We also tested for protective effects of PKC substrates and cofactors against GSX inactivation of Ca2+- and PS-dependent PKC by including substrates/cofactors in the PKC-GSX preincubation mixtures prior to dilution into histone kinase assay mixtures. Inclusion of the activating cofactors 1 mM CaCl2 and 30 µg/ml PS in PKC/GSSG preincubation mixtures did not afford protection against GSSG inactivation of Ca2+- and PS-dependent PKC but instead reduced the IC50 of GSSG estimated by graphical analysis to 1 mM (Fig. 5). Similarly, the presence of 1 mM CaCl2 and 30 µg/ml PS in PKC/GSH preincubation mixtures reduced the IC50 of GSH to about 3.8 mM (data not shown). Histone also failed to afford substantial protection against GSH inactivation of PKC. The percentage of inactivation of Ca2+- and PS-dependent PKC achieved by preincubation with 10 mM GSH in the absence of histone (100 ± 1%) was negligibly affected by including histone III-S in the preincubation mixtures at concentrations of 0.5 mg/ml (100 ± 1% inactivation), 1.0 mg/ml (93 ± 4% inactivation), and 1.5 mg/ml (89 ± 5% inactivation).
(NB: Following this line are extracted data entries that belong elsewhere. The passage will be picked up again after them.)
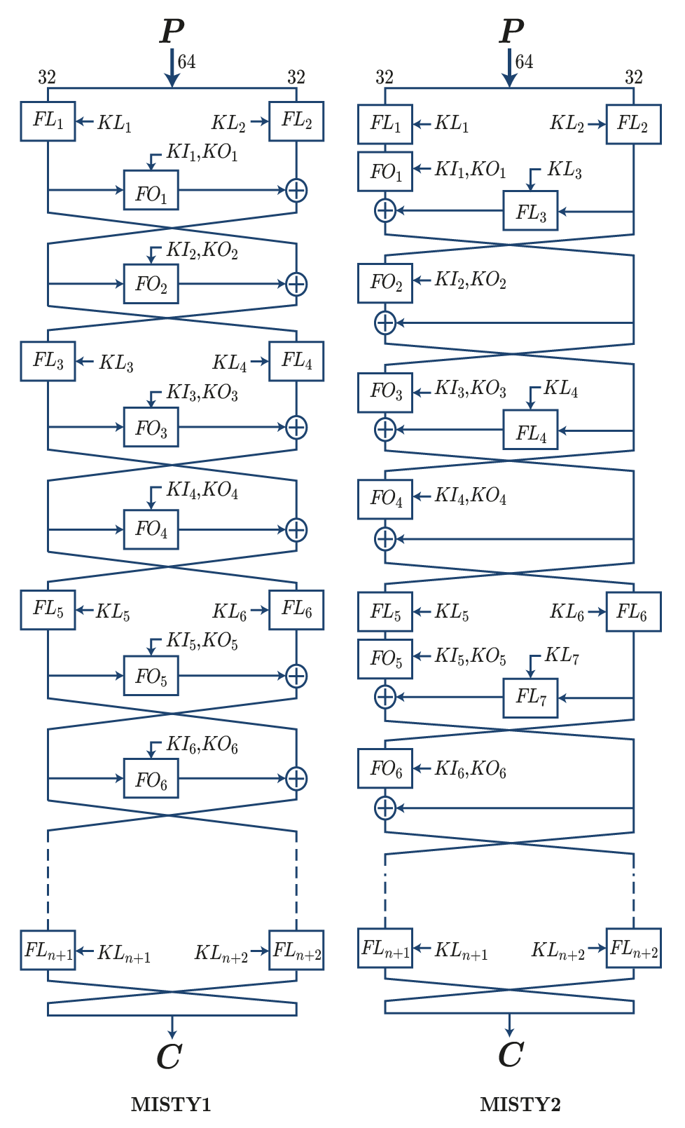 תרשים צופן MISTY
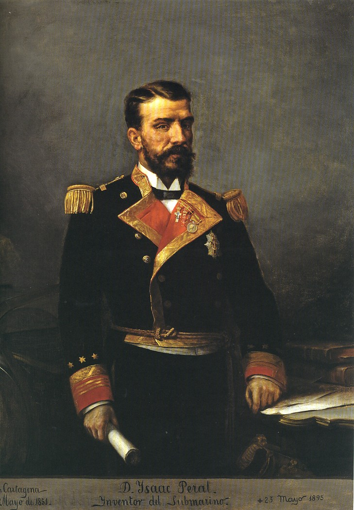 Retrato del científico, marino y militar español Isaac Peral (1851-1895), que fue teniente de navío de la Armada española y el inventor del primer submarino torpedero, conocido como el submarino Peral.
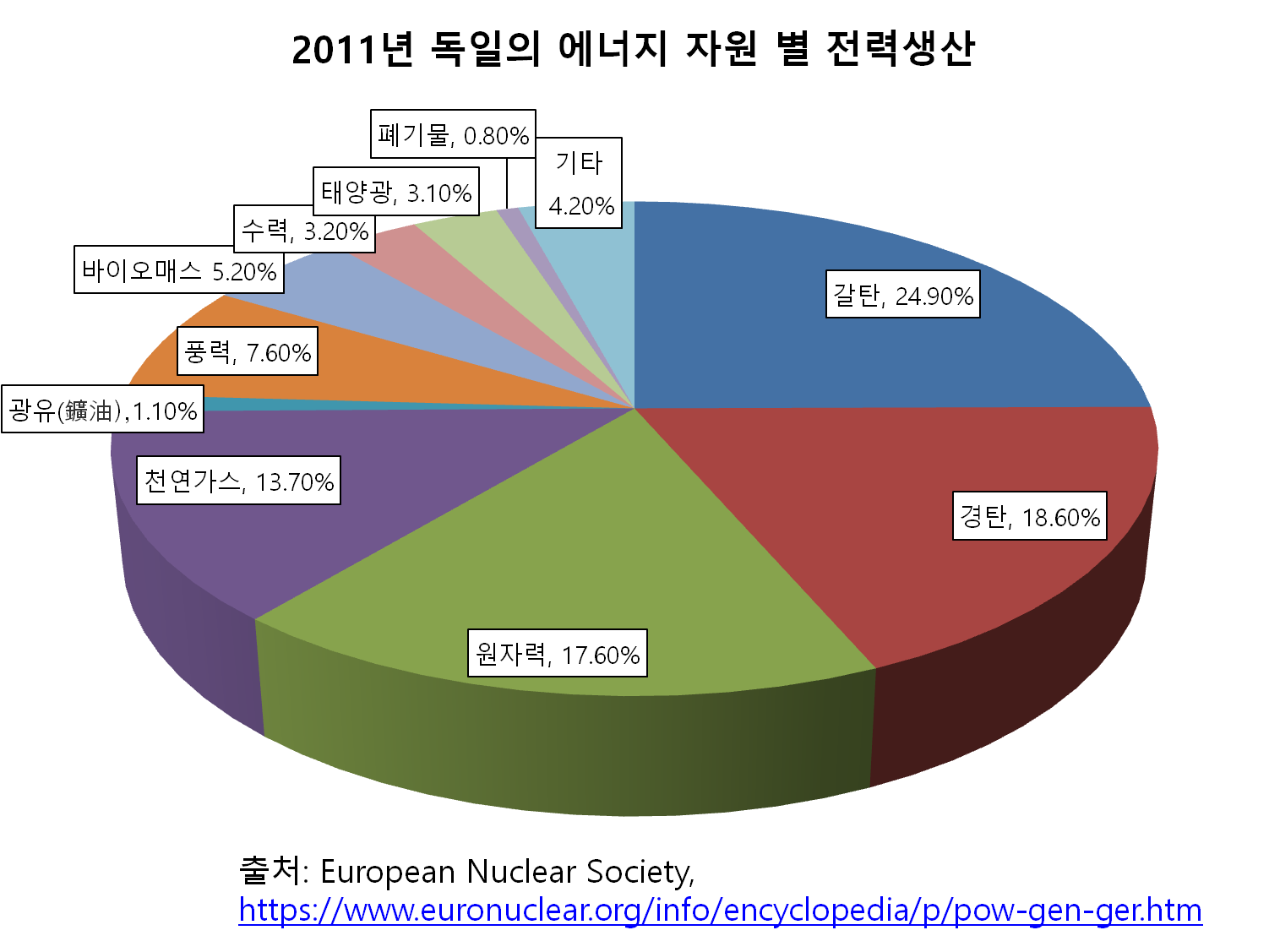 한국어 (조선): 2011년 독일의 에너지 자원 별 전력생산
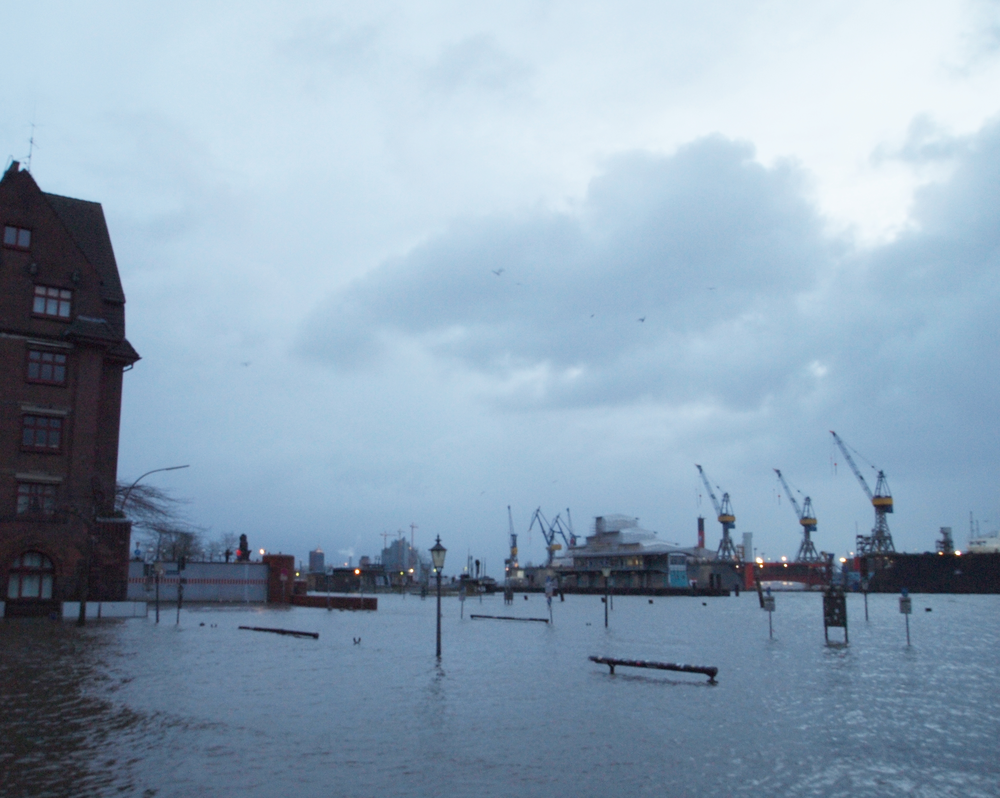 nach der sturmflut auf dem altonaer fischmarkt, (2 stunden nach dem scheitelpunkt) hier bei pegelstand st. pauli ca. 10 meter bzw. 700 cm über seekarten null; blick richtung elbphilharmonie
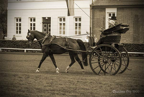 Stanhope Gig, Original von 1900 (Besitzer: Bert de Mooij) bei der CIAT Celle 2015
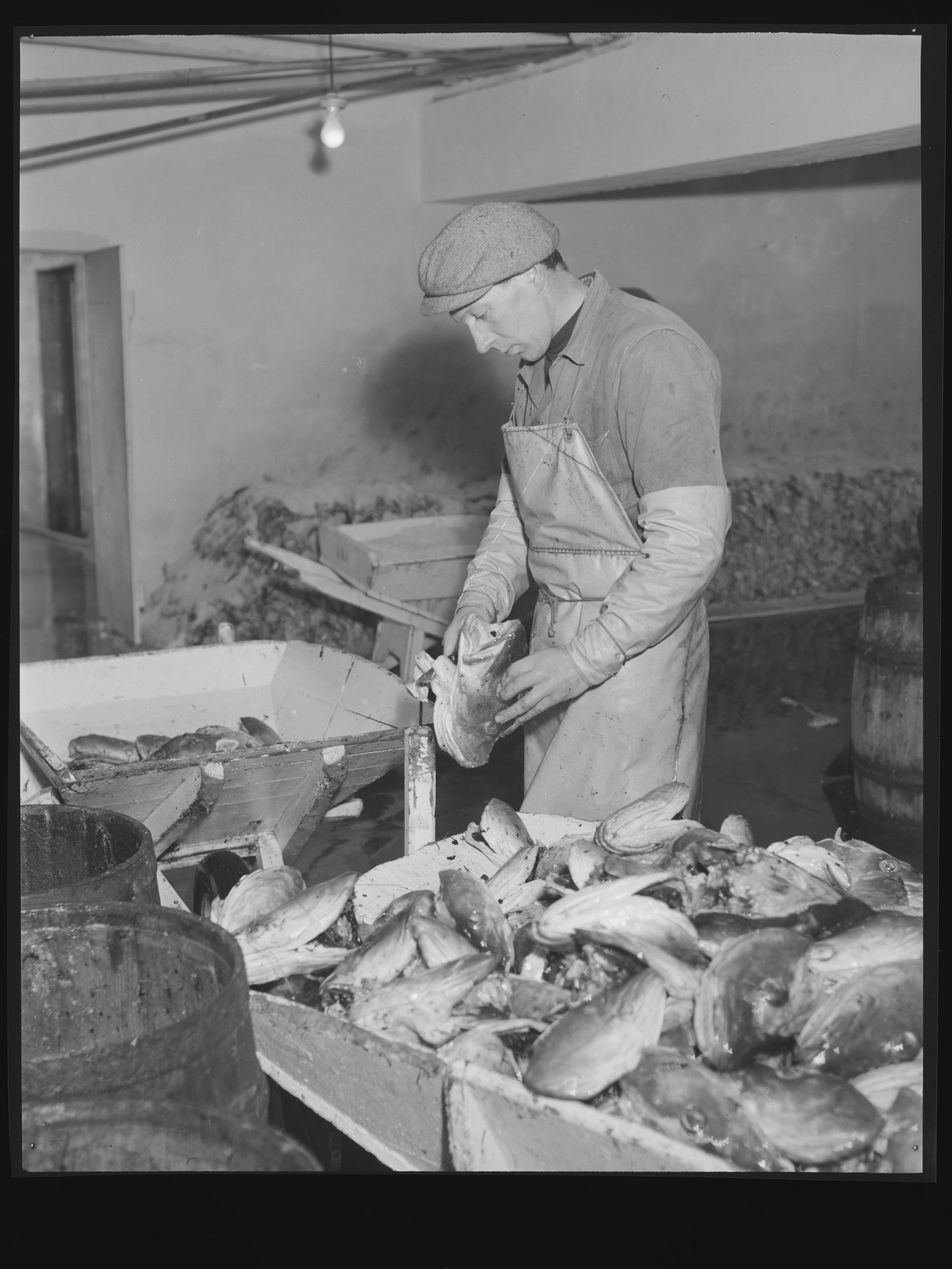 Bildet er hentet fra Nasjonalbibliotekets bildesamling Lofoten, Nordland

As seen in Table III, a comparison of the inactivation of recombinant PKC-alpha achieved by 10 mM GSH when 3 mM MgATP was present (87 ± 11% inactivation) or absent (97 ± 4% inactivation) in PKC-alpha /GSH preincubation mixtures (which were extensively dialyzed to remove excess nucleotide prior to dilution into histone kinase assay mixtures) indicates that MgATP affords little protection against GSH inactivation of PKC.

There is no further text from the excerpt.